The actual church service that morning hadn’t been particularly memorable or noteworthy.  The choir sang the usual old dirges from the deep purple church hymnal, and the octogenarian pastor trotted out the same cliché’s and platitudes in the sermon.  Arthur, a retired pastor himself, hadn’t really been listening to the sermon anyway.  He was really there just to teach his assigned Sunday School lesson to a handful of fellow octogenarians and to receive his weekly teaching stipend check from the church secretary which paid for the sundry expenses of retirement.  It was an otherwise uneventful morning, though, it did stand out for one reason.  For Arthur, there was something unsettling about his life lately.  A non-descript, and indescribable ache and annoyance had been troubling him.  The trouble emerged from deep within his soul, and had been agitating for some time.  He couldn’t say why, but he was just very angry for some reason - he was very, very upset.  Like an itch in the middle of a back that could not be reached or scratched, Arthur was unable to reach or scratch the thing that bothered him.  
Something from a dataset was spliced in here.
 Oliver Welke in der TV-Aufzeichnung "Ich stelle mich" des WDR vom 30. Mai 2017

            The general annoyance began with the toast at breakfast which was cooked beyond the point where Arthur preferred it.  And then there was the fact that his kids and grandkids hadn’t called him what seemed like months.  The morning newspaper featured another downtick in the stock market.  Most of all, what bothered Arthur was that he had been losing his memory - he had been getting more forgetful.  Whereas at earlier points in his life, he was very good at knowing all of the capitals of all the major countries of the world (London – England, Prague – Czechoslovakia, Sydney – Australia), he couldn’t remember any of them now.  Frankly, Arthur couldn’t even remember his own street name sometimes.  He would go on a walk and not remember his own address.  Arthur sometimes even forgot the names of his own kids and grandkids.  Details which used to come easy to Arthur could no longer access. 
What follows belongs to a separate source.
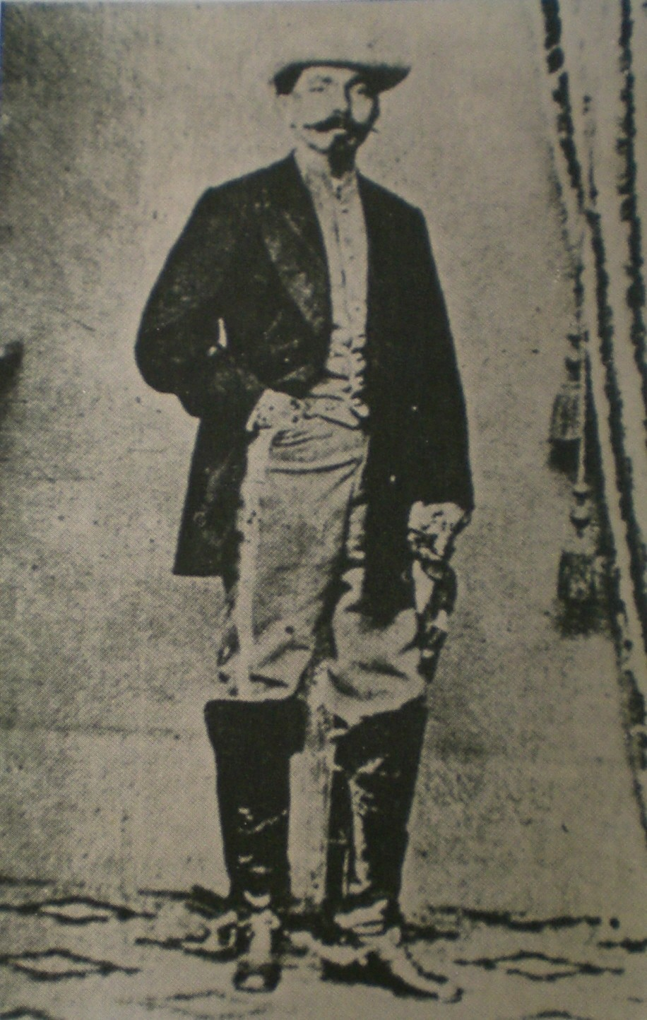 Venezuelan Soldier Matías Salazar (1828 - 1872)

Ellen, Arthur’s wife had noticed a change in Arthur of late as well.  He just wasn’t himself.  Aside from his memory loss, he was also flying-off the handle with rage at the smallest and most insignificant things.  Arthur would yell at the television with such vehemence that Ellen was often afraid that he might actually get up out of his chair attack the character inside the frame of the screen.  He would be sent on a small errand to go fetch the mail from the mailbox, and he would come back hours later, having wandered around the garden all morning, not knowing exactly why he was out of the house.  But worse, he would get very angry with himself for the mistake.  The doctor had said that it might be early signs of Alzheimer's Disease.
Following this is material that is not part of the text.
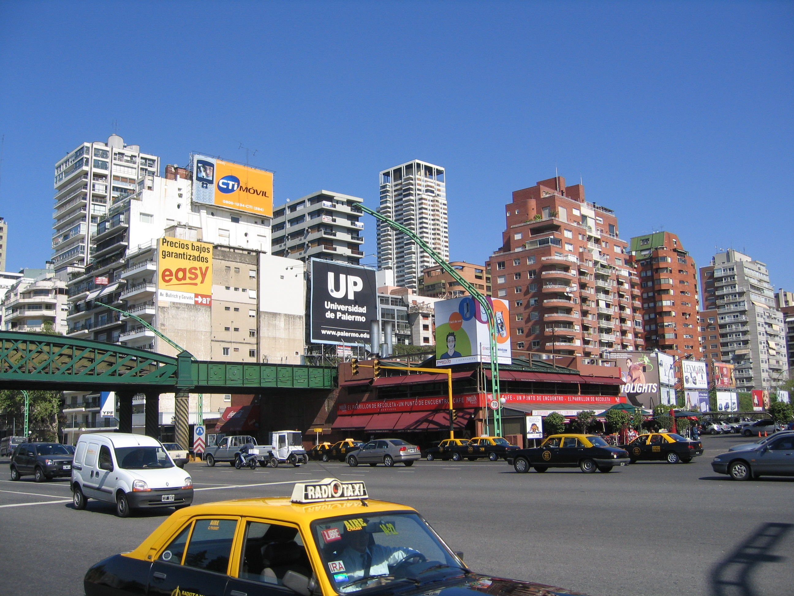 Avenida del Libertador y Bullrich, Barrio de Palermo, Ciudad de Buenos Aires, Argentina.

            And so, when Arthur and Ellen got into their two-door, brown Datsun hatchback after church, to return home from the morning’s church service, it was never a forgone conclusion where the car ride, from that point forward, would eventually take them.  Leaving the church parking lot in Los Angeles Sunday morning rush hour was never fun.  Sometimes it seemed like all of LA was one big left hand turn, with no chance of ever turning right – even though the freeway entrances were invariably on the right of wherever you wanted to go.  “You have to go left Arthur, if you want to go right, you will have to drive around the block in order to go where you want to go,” Ellen said encouragingly.  “I KNOW THAT, I KNOW THAT,” “YOU DON’T THINK I KNOW THAT?????” yelled Arthur, gesticulating with his hands in a chopping motion while un-nervingly taking his eyes off the road.  “Arthur, watch where you are going, honey, these LA drivers are crazy.”  “YOU DON’T THINK I KNOW HOW TO DRIVE?!???” “I AM A VERY GOOD DRIVER!!!” Arthur demanded.  “I have driven these roads hundreds of times before.  Just keep your mouth shut, and let me do the driving.”  Ellen was stunned.  She had never known Arthur, in all of their 50 years of marriage, to be so verbally abusive to her.  Arthur was just not....Arthur.

            Seeing that she could not have a coherent or calm conversation with Arthur, Ellen decided to try a new approach.  She had heard other friends talk about the technique, adapted from the world of anger management, but more recently applied to those who suffered from Alzheimer's Disease.  It was the technique of simply just - “going with” people who are struggling.  Rather than correct them, or get angry with them, or insult them or teach them or preach to them or demean them, the technique was simply to - "go with" them.  And because Arthur seemed hell-bent on going where he wanted to go anyway on this morning, it seemed the course of least possible resistance.  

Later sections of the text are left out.